Subsequently, the third term is calculated in the same manner as the first and second terms, and stored in the register 30. The adder/subtracter 34 calculates "A+B" in accordance with the content of the register 30 and the cumulative added value up to the second term supplied from the register 44, and transmits an output to the register 44. The fourth term is calculated in the same manner, and added to the added value up to the third term, then the result is returned to RAM 20. Thereafter, the second equation of the equation (5) is calculated in the same manner as the first equation. In the calculation of the second equation, the second term transmitted to the input terminal A corresponds to the subtraction from the first term supplied to the input terminal B, and the adder/subtracter 34 performs "B-A".

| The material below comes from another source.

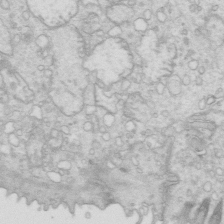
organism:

The structure and operation of the conventional IMDCT circuit have been described above. As described above, since the IMDCT arithmetic operation and the MDCT arithmetic operation have common parts, the conventional MDCT circuit structure is substantially the same as that of the IMDCT circuit shown in FIG. 2, and its operation is substantially the same as the aforementioned operation.
As described above, MDCT and IMDCT arithmetic operation results in each stage are stored in RAM 20, and read for use in the next-stage arithmetic operation. Since the number of arithmetic operation stages is large and the number of data handled in the digital voice recording/reproducing device or the like is also large, the frequency of access to RAM 20 is increased. This also increases the power consumption for the operation of RAM 20. Therefore, a disadvantage is caused that the operation time is shortened in a device, e.g., a portable MD system using a battery as a power source.
Additionally, in some applications, there may be a demand for increase in the number of voice samples per unit time. In this case, there is a possibility that the number of samples is; limited by the fact that the increasing amount of MDCT arithmetic operation must be processed within the unit time.